Prediction of gene-phenotype associations in humans, mice, and plants using phenologs

John O Woods¹,
Ulf Martin Singh-Blom^1,2,3,
Jon M Laurent¹,
Kriston L McGary^1,4 &
…
Edward M Marcotte¹

BMC Bioinformatics volume 14, Article number: 203 (2013) Cite this article

9202 Accesses
30 Citations
10 Altmetric
Metrics details

Abstract

Background

Phenotypes and diseases may be related to seemingly dissimilar phenotypes in other species by means of the orthology of underlying genes. Such “orthologous phenotypes,” or “phenologs,” are examples of deep homology, and may be used to predict additional candidate disease genes.

Results

In this work, we develop an unsupervised algorithm for ranking phenolog-based candidate disease genes through the integration of predictions from the k nearest neighbor phenologs, comparing classifiers and weighting functions by cross-validation.
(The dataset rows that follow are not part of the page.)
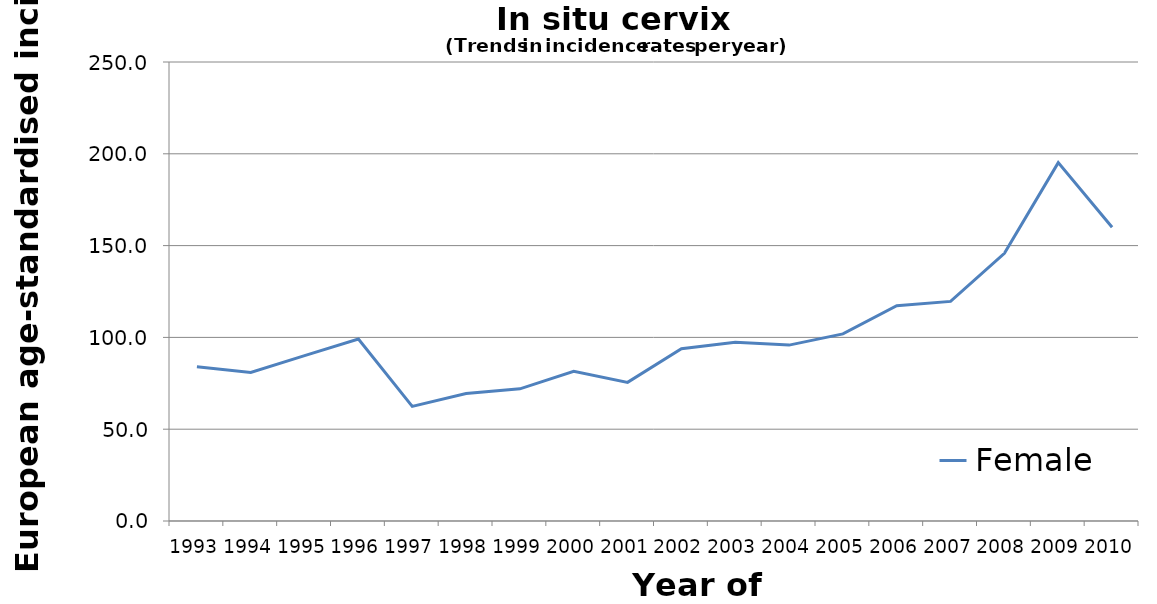
| Category | Female |
|---|---|
| 1993.0 | 84 |
| 1994.0 | 80.9 |
| 1995.0 | 90.1 |
| 1996.0 | 99.1 |
| 1997.0 | 62.4 |
| 1998.0 | 69.4 |
| 1999.0 | 72 |
| 2000.0 | 81.5 |
| 2001.0 | 75.5 |
| 2002.0 | 93.8 |
| 2003.0 | 97.4 |
| 2004.0 | 95.8 |
| 2005.0 | 101.9 |
| 2006.0 | 117.3 |
| 2007.0 | 119.6 |
| 2008.0 | 145.8 |
| 2009.0 | 195.2 |
| 2010.0 | 160 |
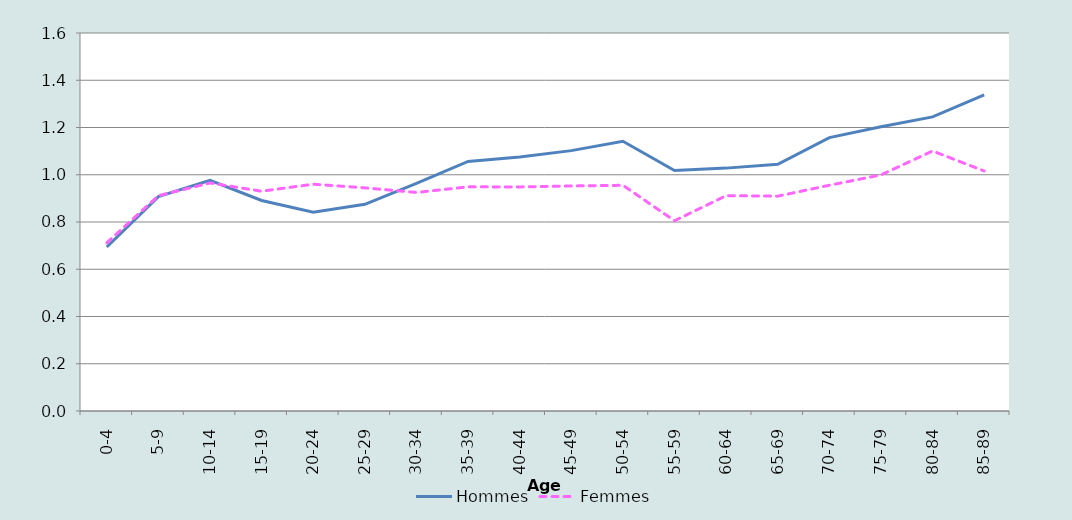
| Category | Hommes | Femmes |
|---|---|---|
| 0-4 | 0.694 | 0.712 |
| 5-9 | 0.907 | 0.911 |
| 10-14 | 0.976 | 0.965 |
| 15-19 | 0.891 | 0.93 |
| 20-24 | 0.841 | 0.96 |
| 25-29 | 0.875 | 0.945 |
| 30-34 | 0.963 | 0.925 |
| 35-39 | 1.056 | 0.949 |
| 40-44 | 1.075 | 0.948 |
| 45-49 | 1.102 | 0.953 |
| 50-54 | 1.142 | 0.955 |
| 55-59 | 1.018 | 0.805 |
| 60-64 | 1.028 | 0.911 |
| 65-69 | 1.044 | 0.909 |
| 70-74 | 1.157 | 0.955 |
| 75-79 | 1.203 | 0.999 |
| 80-84 | 1.245 | 1.101 |
| 85-89 | 1.338 | 1.016 |
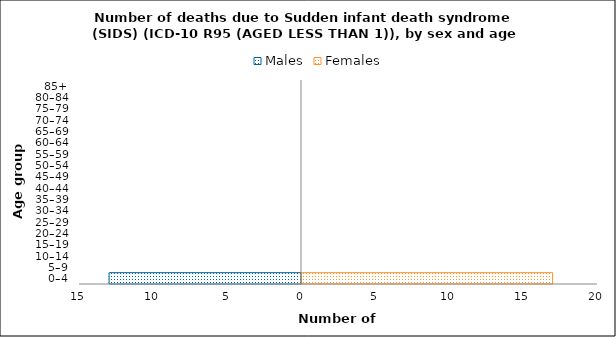
| Category | Males | Females |
|---|---|---|
| 0–4 | -13 | 17 |
| 5–9 | 0 | 0 |
| 10–14 | 0 | 0 |
| 15–19 | 0 | 0 |
| 20–24 | 0 | 0 |
| 25–29 | 0 | 0 |
| 30–34 | 0 | 0 |
| 35–39 | 0 | 0 |
| 40–44 | 0 | 0 |
| 45–49 | 0 | 0 |
| 50–54 | 0 | 0 |
| 55–59 | 0 | 0 |
| 60–64 | 0 | 0 |
| 65–69 | 0 | 0 |
| 70–74 | 0 | 0 |
| 75–79 | 0 | 0 |
| 80–84 | 0 | 0 |
| 85+ | 0 | 0 |
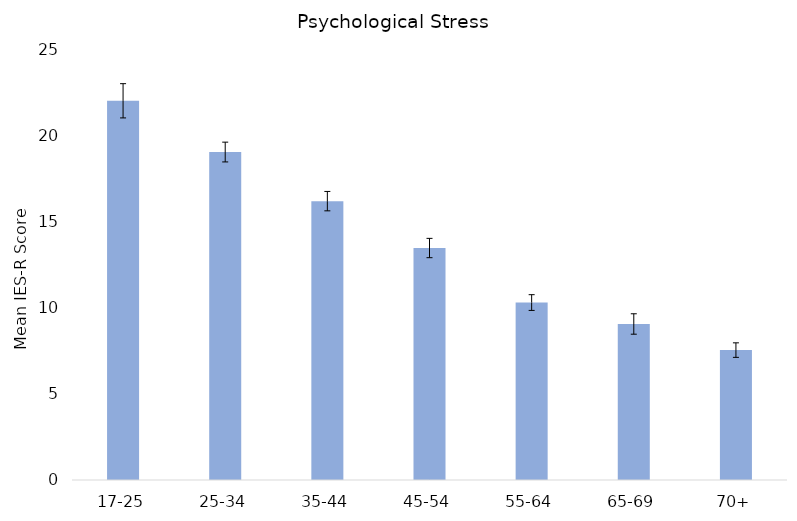
| Category | Mean |
|---|---|
| 17-25 | 22.047 |
| 25-34 | 19.068 |
| 35-44 | 16.213 |
| 45-54 | 13.487 |
| 55-64 | 10.317 |
| 65-69 | 9.071 |
| 70+ | 7.552 |
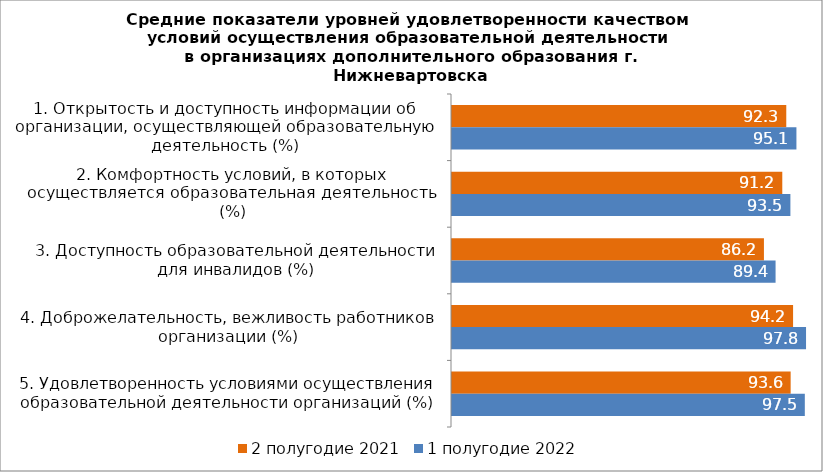
| Category | 2 полугодие 2021 | 1 полугодие 2022 |
|---|---|---|
| 1. Открытость и доступность информации об организации, осуществляющей образовательную деятельность (%) | 92.34 | 95.145 |
| 2. Комфортность условий, в которых осуществляется образовательная деятельность (%) | 91.24 | 93.48 |
| 3. Доступность образовательной деятельности для инвалидов (%) | 86.17 | 89.385 |
| 4. Доброжелательность, вежливость работников организации (%) | 94.22 | 97.8 |
| 5. Удовлетворенность условиями осуществления образовательной деятельности организаций (%) | 93.55 | 97.465 |
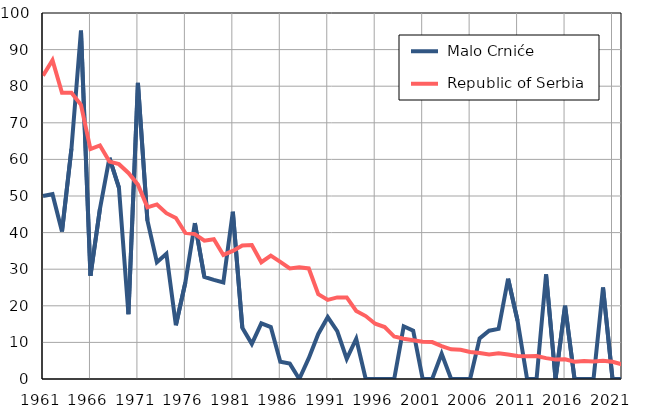
| Category |  Malo Crniće |  Republic of Serbia |
|---|---|---|
| 1961.0 | 50 | 82.9 |
| 1962.0 | 50.5 | 87.1 |
| 1963.0 | 40.3 | 78.2 |
| 1964.0 | 63 | 78.2 |
| 1965.0 | 95.2 | 74.9 |
| 1966.0 | 28.2 | 62.8 |
| 1967.0 | 46.5 | 63.8 |
| 1968.0 | 60.4 | 59.4 |
| 1969.0 | 52.3 | 58.7 |
| 1970.0 | 17.7 | 56.3 |
| 1971.0 | 80.9 | 53.1 |
| 1972.0 | 43.3 | 46.9 |
| 1973.0 | 31.9 | 47.7 |
| 1974.0 | 34.2 | 45.3 |
| 1975.0 | 14.7 | 44 |
| 1976.0 | 26.4 | 39.9 |
| 1977.0 | 42.6 | 39.6 |
| 1978.0 | 27.9 | 37.8 |
| 1979.0 | 27.1 | 38.2 |
| 1980.0 | 26.4 | 33.9 |
| 1981.0 | 45.7 | 35 |
| 1982.0 | 14 | 36.5 |
| 1983.0 | 9.6 | 36.6 |
| 1984.0 | 15.2 | 31.9 |
| 1985.0 | 14.2 | 33.7 |
| 1986.0 | 4.7 | 32 |
| 1987.0 | 4.2 | 30.2 |
| 1988.0 | 0 | 30.5 |
| 1989.0 | 5.7 | 30.2 |
| 1990.0 | 12.3 | 23.2 |
| 1991.0 | 16.9 | 21.6 |
| 1992.0 | 13.1 | 22.3 |
| 1993.0 | 5.5 | 22.3 |
| 1994.0 | 11 | 18.6 |
| 1995.0 | 0 | 17.2 |
| 1996.0 | 0 | 15.1 |
| 1997.0 | 0 | 14.2 |
| 1998.0 | 0 | 11.6 |
| 1999.0 | 14.4 | 11 |
| 2000.0 | 13.2 | 10.6 |
| 2001.0 | 0 | 10.2 |
| 2002.0 | 0 | 10.1 |
| 2003.0 | 6.9 | 9 |
| 2004.0 | 0 | 8.1 |
| 2005.0 | 0 | 8 |
| 2006.0 | 0 | 7.4 |
| 2007.0 | 11.1 | 7.1 |
| 2008.0 | 13.2 | 6.7 |
| 2009.0 | 13.7 | 7 |
| 2010.0 | 27.4 | 6.7 |
| 2011.0 | 15.9 | 6.3 |
| 2012.0 | 0 | 6.2 |
| 2013.0 | 0 | 6.3 |
| 2014.0 | 28.6 | 5.7 |
| 2015.0 | 0 | 5.3 |
| 2016.0 | 20 | 5.4 |
| 2017.0 | 0 | 4.7 |
| 2018.0 | 0 | 4.9 |
| 2019.0 | 0 | 4.8 |
| 2020.0 | 25 | 5 |
| 2021.0 | 0 | 4.7 |
| 2022.0 | 0 | 4 |
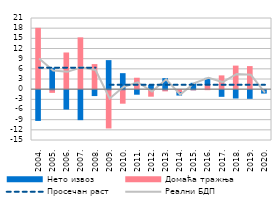
| Category | Домаћа тражњa | Нето извоз |
|---|---|---|
| 2004. | 18.107 | -9.078 |
| 2005. | -0.796 | 6.327 |
| 2006. | 10.824 | -5.716 |
| 2007. | 15.288 | -8.849 |
| 2008. | 7.398 | -1.742 |
| 2009. | -11.301 | 8.569 |
| 2010. | -3.992 | 4.723 |
| 2011. | 3.374 | -1.338 |
| 2012. | -1.923 | 1.242 |
| 2013. | -0.357 | 3.249 |
| 2014. | -0.864 | -0.725 |
| 2015. | -0.072 | 1.878 |
| 2016. | 1.583 | 1.755 |
| 2017. | 4.068 | -1.966 |
| 2018. | 6.95 | -2.455 |
| 2019. | 6.808 | -2.559 |
| 2020. | 0 | -1 |
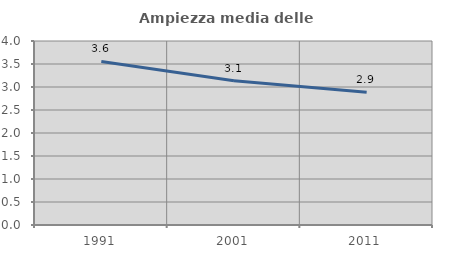
| Category | Ampiezza media delle famiglie |
|---|---|
| 1991.0 | 3.556 |
| 2001.0 | 3.135 |
| 2011.0 | 2.884 |
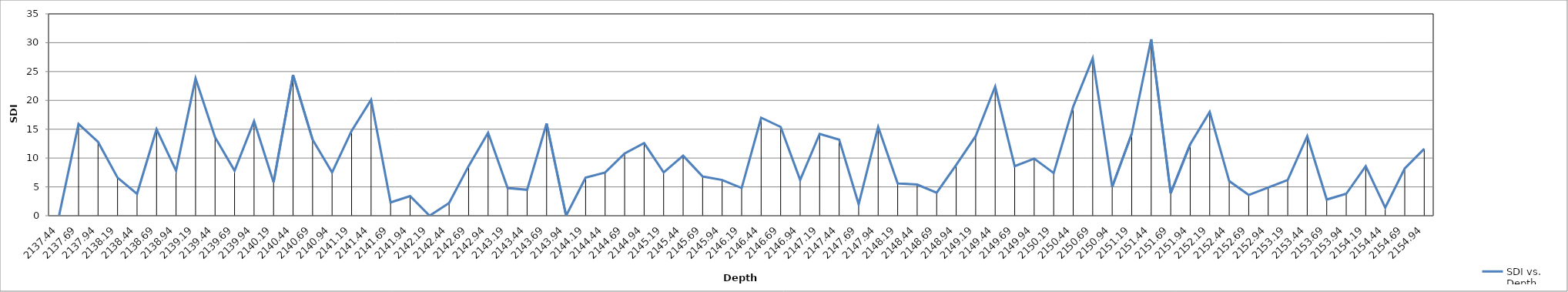
| Category | SDI vs. Depth |
|---|---|
| 2137.44 | 0 |
| 2137.69 | 15.9 |
| 2137.94 | 12.8 |
| 2138.19 | 6.6 |
| 2138.44 | 3.8 |
| 2138.69 | 15 |
| 2138.94 | 7.8 |
| 2139.19 | 23.8 |
| 2139.44 | 13.6 |
| 2139.69 | 7.8 |
| 2139.94 | 16.4 |
| 2140.19 | 5.8 |
| 2140.44 | 24.4 |
| 2140.69 | 13.2 |
| 2140.94 | 7.5 |
| 2141.19 | 14.7 |
| 2141.44 | 20.1 |
| 2141.69 | 2.3 |
| 2141.94 | 3.4 |
| 2142.19 | 0 |
| 2142.44 | 2.2 |
| 2142.69 | 8.6 |
| 2142.94 | 14.4 |
| 2143.19 | 4.8 |
| 2143.44 | 4.5 |
| 2143.69 | 16 |
| 2143.94 | 0 |
| 2144.19 | 6.6 |
| 2144.44 | 7.5 |
| 2144.69 | 10.8 |
| 2144.94 | 12.6 |
| 2145.19 | 7.5 |
| 2145.44 | 10.4 |
| 2145.69 | 6.8 |
| 2145.94 | 6.2 |
| 2146.19 | 4.8 |
| 2146.44 | 17 |
| 2146.69 | 15.4 |
| 2146.94 | 6.2 |
| 2147.19 | 14.2 |
| 2147.44 | 13.2 |
| 2147.69 | 2 |
| 2147.94 | 15.4 |
| 2148.19 | 5.6 |
| 2148.44 | 5.4 |
| 2148.69 | 4 |
| 2148.94 | 8.8 |
| 2149.19 | 13.8 |
| 2149.44 | 22.4 |
| 2149.69 | 8.6 |
| 2149.94 | 9.9 |
| 2150.19 | 7.4 |
| 2150.44 | 18.9 |
| 2150.69 | 27.3 |
| 2150.94 | 5 |
| 2151.19 | 14.2 |
| 2151.44 | 30.6 |
| 2151.69 | 3.9 |
| 2151.94 | 12.4 |
| 2152.19 | 18 |
| 2152.44 | 6 |
| 2152.69 | 3.6 |
| 2152.94 | 4.9 |
| 2153.19 | 6.2 |
| 2153.44 | 13.8 |
| 2153.69 | 2.8 |
| 2153.94 | 3.8 |
| 2154.19 | 8.6 |
| 2154.44 | 1.4 |
| 2154.69 | 8.2 |
| 2154.94 | 11.6 |
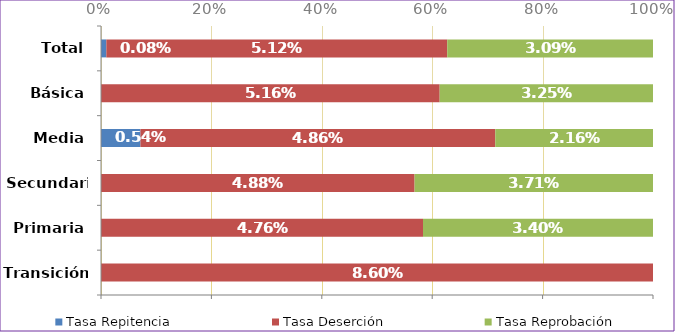
| Category | Tasa Repitencia | Tasa Deserción | Tasa Reprobación |
|---|---|---|---|
| Transición | 0 | 0.086 | 0 |
| Primaria | 0 | 0.048 | 0.034 |
| Secundaria | 0 | 0.049 | 0.037 |
| Media | 0.005 | 0.049 | 0.022 |
| Básica | 0 | 0.052 | 0.032 |
| Total | 0.001 | 0.051 | 0.031 |
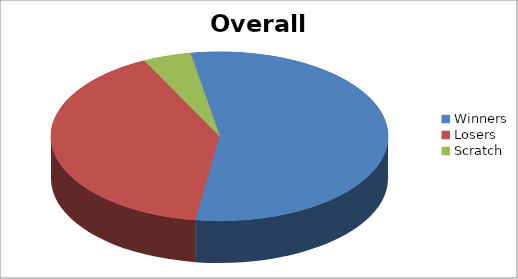
| Category | Series 1 |
|---|---|
| Winners | 60 |
| Losers | 44 |
| Scratch | 5 |
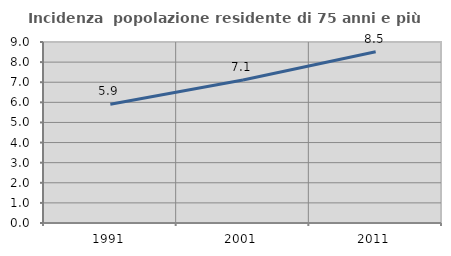
| Category | Incidenza  popolazione residente di 75 anni e più |
|---|---|
| 1991.0 | 5.906 |
| 2001.0 | 7.108 |
| 2011.0 | 8.515 |
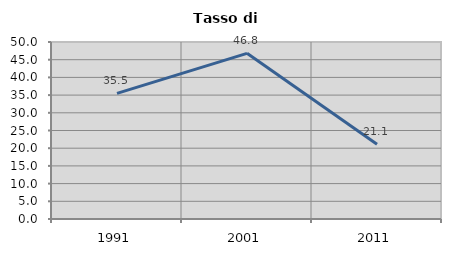
| Category | Tasso di disoccupazione   |
|---|---|
| 1991.0 | 35.495 |
| 2001.0 | 46.802 |
| 2011.0 | 21.122 |
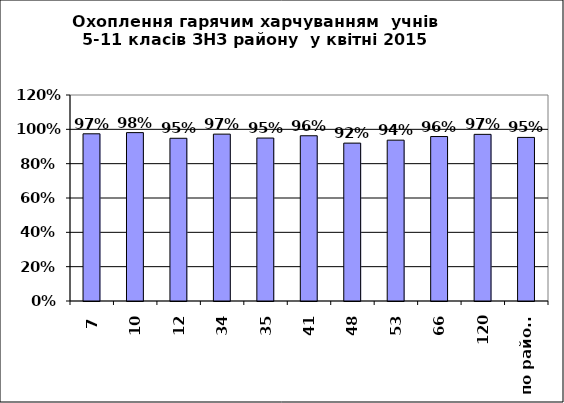
| Category | Series 0 |
|---|---|
| 7 | 0.974 |
| 10 | 0.981 |
| 12 | 0.948 |
| 34 | 0.972 |
| 35 | 0.949 |
| 41 | 0.963 |
| 48 | 0.92 |
| 53 | 0.937 |
| 66 | 0.958 |
| 120 | 0.971 |
| по району | 0.953 |
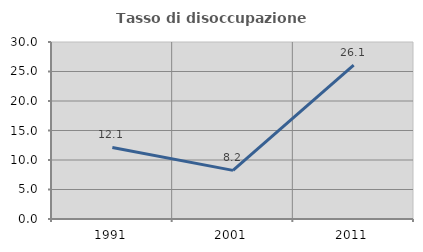
| Category | Tasso di disoccupazione giovanile  |
|---|---|
| 1991.0 | 12.121 |
| 2001.0 | 8.239 |
| 2011.0 | 26.07 |
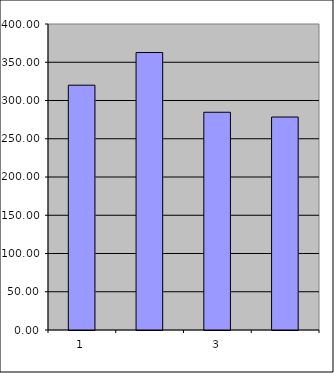
| Category | Series 0 |
|---|---|
| 0 | 320 |
| 1 | 362.706 |
| 2 | 284.633 |
| 3 | 278.407 |
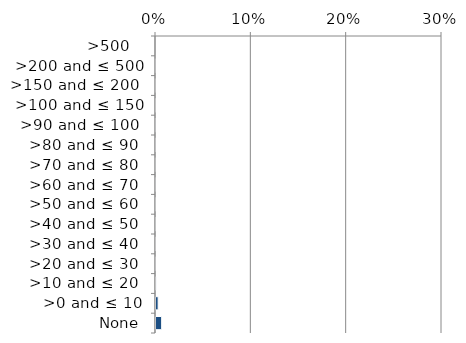
| Category | Near native & fragments |
|---|---|
|  None | 0.007 |
| >0 and ≤ 10 | 0.003 |
| >10 and ≤ 20  | 0.001 |
| >20 and ≤ 30  | 0 |
| >30 and ≤ 40  | 0.001 |
| >40 and ≤ 50  | 0 |
| >50 and ≤ 60  | 0 |
| >60 and ≤ 70  | 0 |
| >70 and ≤ 80  | 0 |
| >80 and ≤ 90  | 0 |
| >90 and ≤ 100  | 0 |
| >100 and ≤ 150 | 0 |
| >150 and ≤ 200  | 0 |
| >200 and ≤ 500 | 0 |
| >500   | 0 |

We also improve upon the original method by extending the theory to paralogous phenotypes. Our algorithm makes use of additional phenotype data — from chicken, zebrafish, and E. coli, as well as new datasets for C. elegans — establishing that several types of annotations may be treated as phenotypes. We demonstrate the use of our algorithm to predict novel candidate genes for human atrial fibrillation (such as HRH2, ATP4A, ATP4B, and HOPX) and epilepsy (e.g., PAX6 and NKX2-1). We suggest gene candidates for pharmacologically-induced seizures in mouse, solely based on orthologous phenotypes from E. coli. We also explore the prediction of plant gene-phenotype associations, as for the Arabidopsis response to vernalization phenotype.

Conclusions

We are able to rank gene predictions for a significant portion of the diseases in the Online Mendelian Inheritance in Man database. Additionally, our method suggests candidate genes for mammalian seizures based only on bacterial phenotypes and gene orthology. We demonstrate that phenotype information may come from diverse sources, including drug sensitivities, gene ontology biological processes, and in situ hybridization annotations. Finally, we offer testable candidates for a variety of human diseases, plant traits, and other classes of phenotypes across a wide array of species.

Background

Computational prediction of complex phenotypes from underlying genes has largely involved increasingly complex in silico simulations of cells and cellular processes. Last year, for example, Karr et al. published a whole-cell computational model made up of twenty-eight submodels, each a simulation of a specific cellular process [1]. Most methods are variations on flux-balance analysis for predicting metabolic phenotypes [2], in most cases including transcriptional regulatory information [3-6], and yield primarily quantitative data.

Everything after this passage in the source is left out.